1. Ledger and collected balances. Institutions that accrue interest using the collected balance method may use either the ledger or the collected balance in determining the annual percentage yield earned.

6(a)(2) Amount of interest.

1. Accrued interest. Institutions must state the amount of interest that accrued during the statement period, even if it was not credited.

2. Terminology. In disclosing interest earned for the period, institutions must use the term “interest” or terminology such as:

i. “Interest paid,” to describe interest that has been credited.

ii. “Interest accrued” or “interest earned,” to indicate that interest is not yet credited.

3. Closed accounts. If consumers close an account between crediting periods and forfeits accrued interest, the institution may not show any figures for interest earned or annual percentage yield earned for the period (other than zero, at the institution's option).

6(a)(3) Fees imposed.

1. General. Periodic statements must state fees disclosed under § 1030.4(b) that were debited to the account during the statement period, even if assessed for an earlier period.

2. Itemizing fees by type. In itemizing fees imposed more than once in the period, institutions may group fees if they are the same type. (See § 1030.11(a)(1) of this part regarding certain fees that are required to be grouped.) When fees of the same type are grouped together, the description must make clear that the dollar figure represents more than a single fee, for example, “total fees for checks written this period.” Examples of fees that may not be grouped together are -

i. Monthly maintenance and excess-activity fees.

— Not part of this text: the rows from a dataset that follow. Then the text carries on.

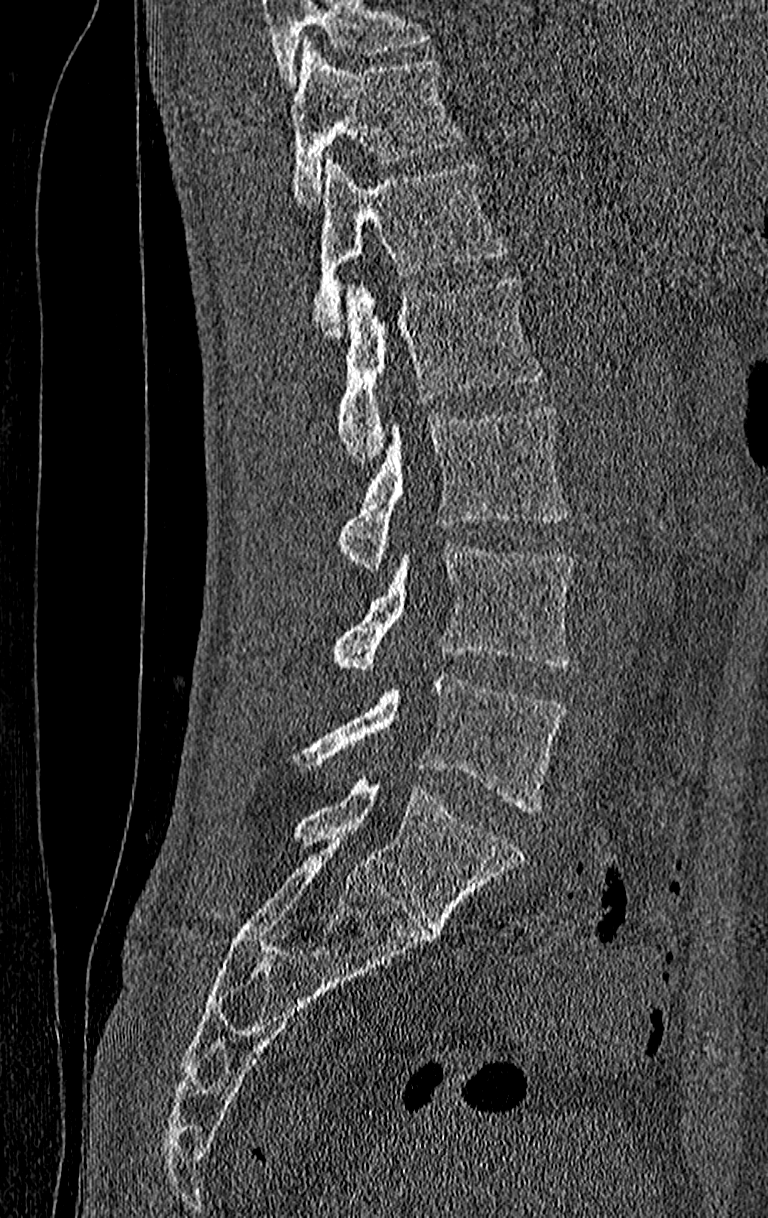

Spine CT — sagittal reformat — bone window
Coordinates as <box>x1,y1,x2,y2</box>.
Where the top of the scan cuts through a vertebra, that vertebra gets no label or box.
Labels in this scan begin with T11 at the top and end with L4 at the bottom.
T11: <box>291,41,462,205</box>
T12: <box>313,158,506,336</box>
L1: <box>335,275,543,465</box>
L2: <box>339,406,565,570</box>
L3: <box>331,541,575,672</box>
L4: <box>299,673,565,812</box>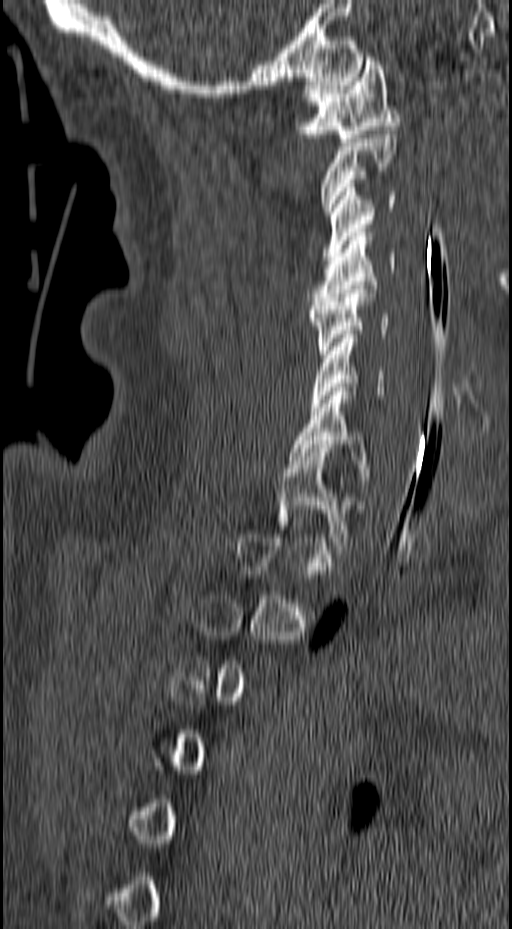
CT spine; sagittal view; bone-window reconstruction; the image is 157 mm wide; 512x929 px
Coordinates as <box>x1,y1,x2,y2</box>.
A vertebra gets a box only on the slices from the first to the last where its cross-section is at least a third of its largest; on a slice outside that range it gets none.
C1: <box>296,57,399,142</box>
C2: <box>321,130,396,215</box>
C3: <box>322,183,395,260</box>
C4: <box>309,232,395,305</box>
C5: <box>309,285,390,354</box>
C6: <box>311,334,411,407</box>
C7: <box>288,387,371,476</box>
T1: <box>276,448,349,545</box>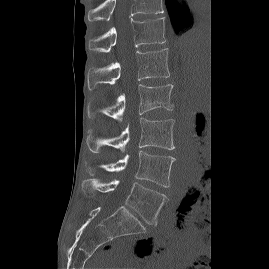
CT, spine; sagittal view

The highest labeled vertebra in this scan is T12; the lowest is L5.
<vertebrae><v name="T12" x1="87" y1="17" x2="165" y2="52"/><v name="L1" x1="87" y1="48" x2="169" y2="90"/><v name="L2" x1="87" y1="84" x2="173" y2="122"/><v name="L3" x1="86" y1="117" x2="174" y2="152"/><v name="L4" x1="85" y1="150" x2="175" y2="187"/><v name="L5" x1="82" y1="178" x2="167" y2="225"/></vertebrae>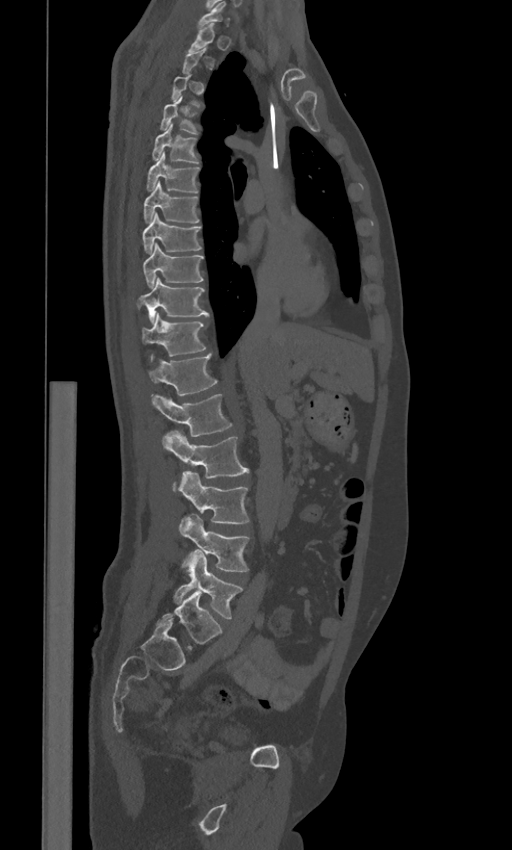

CT spine · the image is 443 mm wide · sagittal view
Boxes: x1 y1 x2 y2 (pixel coords, space-separated).
Not every vertebra on this slice has a box: a vertebra is boxed only from the first to the last slice where its cross-section is at least a third of its largest, and this slice is outside that range for at least one of them.
The labels name a sixth lumbar vertebra for this spine: L6, after L5.
C7: 198 1 229 27
T1: 188 24 215 51
T4: 159 97 198 133
T5: 151 123 199 163
T6: 146 152 200 192
T7: 143 181 199 223
T8: 142 213 201 253
T9: 143 243 203 287
T10: 136 277 209 321
T11: 141 312 206 356
T12: 148 354 217 395
L1: 151 394 232 436
L2: 162 431 249 492
L3: 178 471 250 523
L4: 179 514 249 571
L5: 173 550 243 619
L6: 157 591 221 648
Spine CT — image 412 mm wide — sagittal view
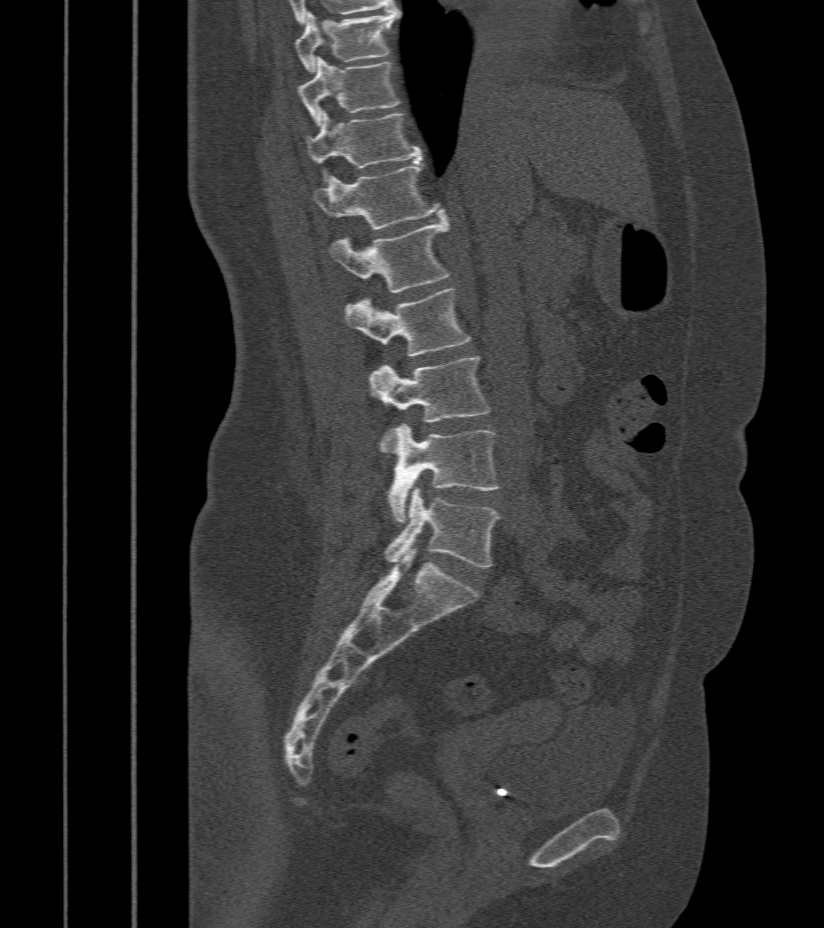

Coordinates as <box>x1,y1,x2,y2</box>. 9 vertebrae labeled — T9 at <box>296,9,401,72</box>; T10 at <box>298,57,401,127</box>; T11 at <box>306,111,421,180</box>; T12 at <box>314,165,445,230</box>; L1 at <box>330,217,448,292</box>; L2 at <box>346,289,471,356</box>; L3 at <box>369,357,491,454</box>; L4 at <box>388,425,500,522</box>; L5 at <box>386,487,500,568</box>.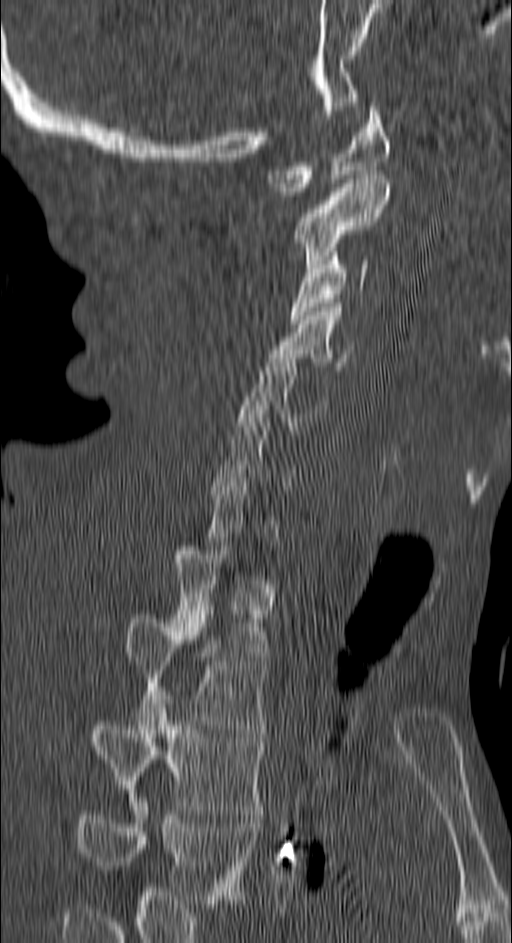
Spine CT; sagittal view; 512x943 px
Each box given as x1,y1,x2,y2.
A vertebra is boxed only from the first to the last slice where its cross-section is at least a third of its largest; slices outside that range leave it without a box.
This scan's labels start at C1 at the top and end at T4 at the bottom.
Vertebra bounding boxes:
- C1: x1=267, y1=102, x2=389, y2=195
- C2: x1=295, y1=175, x2=389, y2=268
- C3: x1=290, y1=252, x2=369, y2=323
- C4: x1=269, y1=303, x2=353, y2=366
- C5: x1=237, y1=354, x2=326, y2=434
- T1: x1=172, y1=546, x2=269, y2=660
- T2: x1=124, y1=614, x2=267, y2=733
- T3: x1=90, y1=695, x2=263, y2=814
- T4: x1=73, y1=794, x2=256, y2=904

ii. “Transfer” fees, if different dollar amounts are imposed, such as $.50 for deposits and $1.00 for withdrawals.

iii. Fees for electronic fund transfers and fees for other services, such as balance-inquiry or maintenance fees.

iv. Fees for paying overdrafts and fees for returning checks or other items unpaid.

3. Identifying fees. Statement details must enable consumers to identify the specific fee. For example:

i. Institutions may use a code to identify a particular fee if the code is explained on the periodic statement or in documents accompanying the statement.

ii. Institutions using debit slips may disclose the date the fee was debited on the periodic statement and show the amount and type of fee on the dated debit slip.

4. Relation to Regulation E. Disclosure of fees in compliance with Regulation E complies with this section for fees related to electronic fund transfers (for example, totaling all electronic funds transfer fees in a single figure).

6(a)(4) Length of period.

1. General. Institutions providing the beginning and ending dates of the period must make clear whether both dates are included in the period.

2. Opening or closing an account mid-cycle. If an account is opened or closed during the period for which a statement is sent, institutions must calculate the annual percentage yield earned based on account balances for each day the account was open.

6(b) Special rule for average daily balance method.

1. Monthly statements and quarterly compounding. This rule applies, for example, when an institution calculates interest on a quarterly average daily balance and sends monthly statements. In this case, the first two monthly statements would omit annual percentage yield earned and interest earned figures; the third monthly statement would reflect the interest earned and the annual percentage yield earned for the entire quarter.

2. Length of the period. Institutions must disclose the length of both the interest calculation period and the statement period. For example, a statement could disclose a statement period of April 16 through May 15 and further state that “the interest earned and the annual percentage yield earned are based on your average daily balance for the period April 1 through April 30.”

3. Quarterly statements and monthly compounding. Institutions that use the average daily balance method to calculate interest on a monthly basis and that send statements on a quarterly basis may disclose a single interest (and annual percentage yield earned) figure. Alternatively, an institution may disclose three interest and three annual percentage yield earned figures, one for each month in the quarter, as long as the institution states the number of days (or beginning and ending dates) in the interest period if different from the statement period.